A man 2m tall walks away from a lamppot at 1m/s. If te lampatop the post is 5m above the ground, how fast is te tip of is sadow moving? How fast is the length of his shadow changing?

To find out how fast the tip of the man's shadow is moving, we need to recognize that the height of the lamppost, the height of the man, and the length of the man's shadow form similar triangles.

Let's assume that the length of the man's shadow is represented by "x" meters. Since the man's height is 2m, and the height of the lamppost is 5m, we can set up the following equation:

2 / x = 5 / (x + h)

where "h" represents the distance between the man and the lamppost (which is changing since the man is moving away from the lamppost).

We're given that the man is moving away from the lamppost at 1m/s, which means that dx/dt (the rate at which the distance between the man and the lamppost is changing) is 1m/s.

Now, let's differentiate both sides of the equation with respect to time (t):

(d/dt) (2 / x) = (d/dt) (5 / (x + h))

To find the derivative of each term, we can use the chain rule.
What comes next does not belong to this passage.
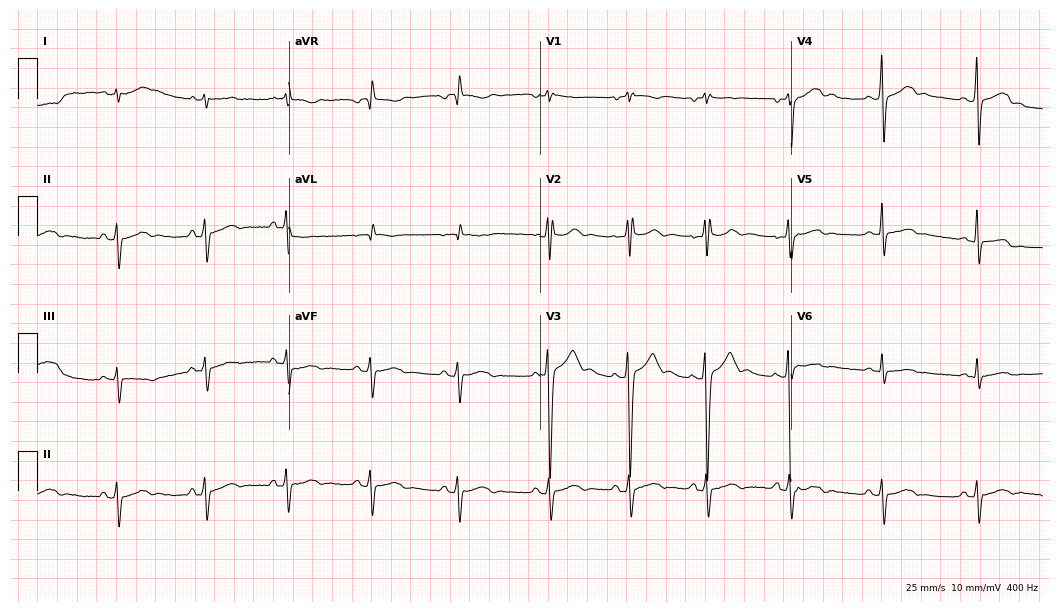
Resting 12-lead electrocardiogram (10.2-second recording at 400 Hz). Patient: a 17-year-old man. None of these six findings is recorded: first-degree AV block, right bundle branch block (RBBB), left bundle branch block (LBBB), sinus bradycardia, atrial fibrillation (AF), sinus tachycardia.

On the left side, we get:

-2 / x^2 * dx/dt

And on the right side, we get:

-5 / (x + h)^2 * d/dt (x + h)

Since dx/dt is given as 1m/s, we can substitute it in:

-2 / x^2 = -5 / (x + h)^2

Cross-multiplying the equation, we get:

-2(x + h)^2 = -5x^2

Expanding and rearranging, we have:

-2x^2 - 4hx - 2h^2 = -5x^2

Simplifying further, we get:

3x^2 + 4hx + 2h^2 = 0

Now, let's find the derivative of this equation with respect to time:

(d/dt) (3x^2 + 4hx + 2h^2) = 0

Differentiating each term, we get:

6x * dx/dt + 4h * dx/dt + 0 = 0

Substituting the given value of dx/dt as 1m/s, we have:

6x + 4h = 0

Solving for x, we get:

x = -4h / 6 = -2h / 3

Since length cannot be negative, we discard the negative solution.

Therefore, the length of the man's shadow is changing at a rate of -2h / 3 meters per second, which means it is decreasing at a rate of 2h / 3 meters per second.
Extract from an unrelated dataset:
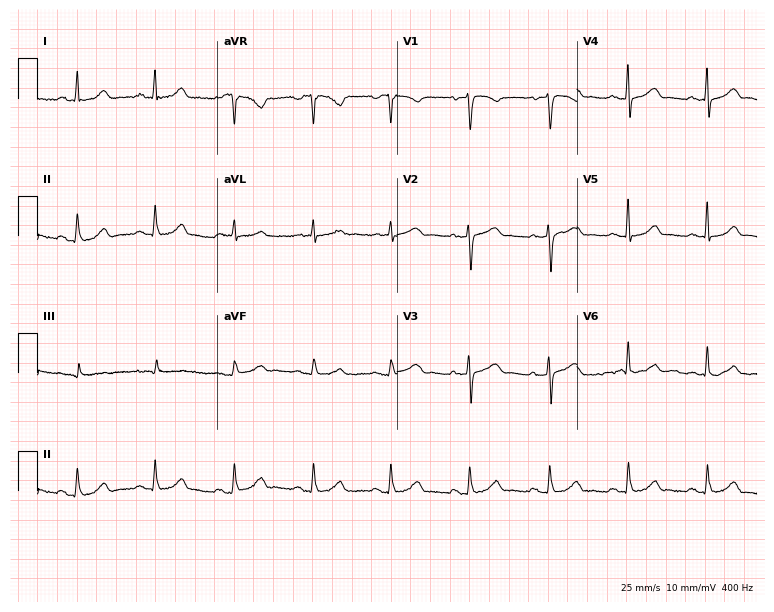
12-lead ECG from a 50-year-old female patient. Recorded interpretation: within normal limits.

To find the rate at which the tip of the man's shadow is moving, we need to calculate the derivative of x with respect to t:

(dx/dt) = (dx/dh) * (dh/dt)

We know that dx/dh is -2 / 3 (as derived before) and dh/dt is given as 1 m/s. Substituting these values, we have:

(dx/dt) = (-2 / 3) * 1 = -2 / 3

Therefore, the tip of the man's shadow is moving at a rate of -2 / 3 meters per second, which means it is moving towards the lamppost.